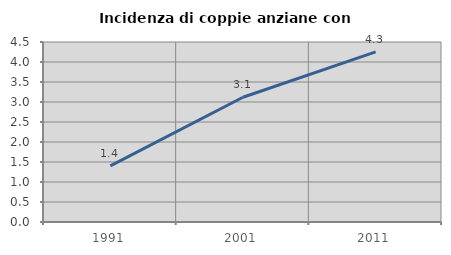
| Category | Incidenza di coppie anziane con figli |
|---|---|
| 1991.0 | 1.402 |
| 2001.0 | 3.119 |
| 2011.0 | 4.253 |
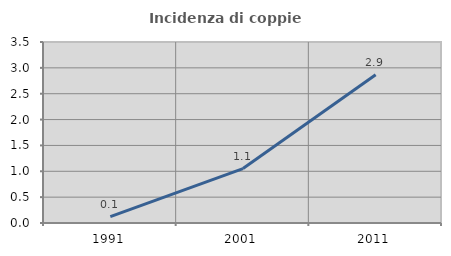
| Category | Incidenza di coppie miste |
|---|---|
| 1991.0 | 0.124 |
| 2001.0 | 1.053 |
| 2011.0 | 2.866 |
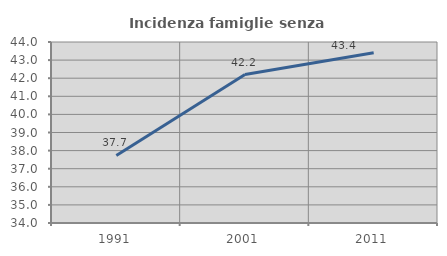
| Category | Incidenza famiglie senza nuclei |
|---|---|
| 1991.0 | 37.731 |
| 2001.0 | 42.199 |
| 2011.0 | 43.411 |
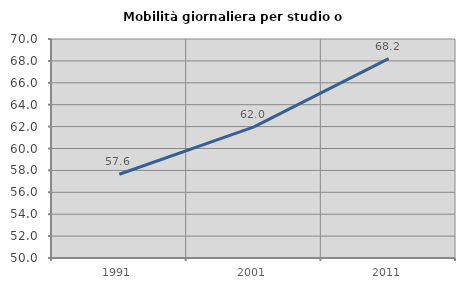
| Category | Mobilità giornaliera per studio o lavoro |
|---|---|
| 1991.0 | 57.647 |
| 2001.0 | 61.98 |
| 2011.0 | 68.209 |
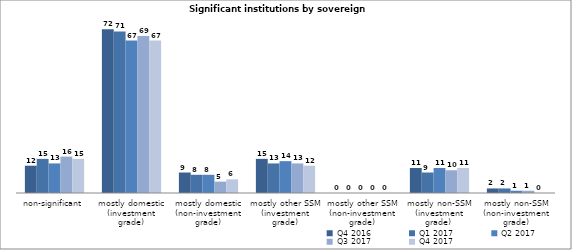
| Category | Q4 2016 | Q1 2017 | Q2 2017 | Q3 2017 | Q4 2017 |
|---|---|---|---|---|---|
| non-significant | 12 | 15 | 13 | 16 | 15 |
| mostly domestic
(investment grade) | 72 | 71 | 67 | 69 | 67 |
| mostly domestic
(non-investment grade) | 9 | 8 | 8 | 5 | 6 |
| mostly other SSM
(investment grade) | 15 | 13 | 14 | 13 | 12 |
| mostly other SSM
(non-investment grade) | 0 | 0 | 0 | 0 | 0 |
| mostly non-SSM
(investment grade)  | 11 | 9 | 11 | 10 | 11 |
| mostly non-SSM
(non-investment grade) | 2 | 2 | 1 | 1 | 0 |
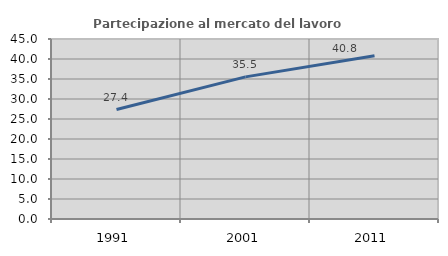
| Category | Partecipazione al mercato del lavoro  femminile |
|---|---|
| 1991.0 | 27.358 |
| 2001.0 | 35.526 |
| 2011.0 | 40.836 |

= = =

▶ _Problem requirements_:
Restate all of the material above word for word, excluding the pictures.

▶ _Written response_:
| Category | Incidenza di coppie anziane con figli |
|---|---|
| 1991.0 | 1.402 |
| 2001.0 | 3.119 |
| 2011.0 | 4.253 |
| Category | Incidenza di coppie miste |
|---|---|
| 1991.0 | 0.124 |
| 2001.0 | 1.053 |
| 2011.0 | 2.866 |
| Category | Incidenza famiglie senza nuclei |
|---|---|
| 1991.0 | 37.731 |
| 2001.0 | 42.199 |
| 2011.0 | 43.411 |
| Category | Mobilità giornaliera per studio o lavoro |
|---|---|
| 1991.0 | 57.647 |
| 2001.0 | 61.98 |
| 2011.0 | 68.209 |
| Category | Q4 2016 | Q1 2017 | Q2 2017 | Q3 2017 | Q4 2017 |
|---|---|---|---|---|---|
| non-significant | 12 | 15 | 13 | 16 | 15 |
| mostly domestic
(investment grade) | 72 | 71 | 67 | 69 | 67 |
| mostly domestic
(non-investment grade) | 9 | 8 | 8 | 5 | 6 |
| mostly other SSM
(investment grade) | 15 | 13 | 14 | 13 | 12 |
| mostly other SSM
(non-investment grade) | 0 | 0 | 0 | 0 | 0 |
| mostly non-SSM
(investment grade)  | 11 | 9 | 11 | 10 | 11 |
| mostly non-SSM
(non-investment grade) | 2 | 2 | 1 | 1 | 0 |
| Category | Partecipazione al mercato del lavoro  femminile |
|---|---|
| 1991.0 | 27.358 |
| 2001.0 | 35.526 |
| 2011.0 | 40.836 |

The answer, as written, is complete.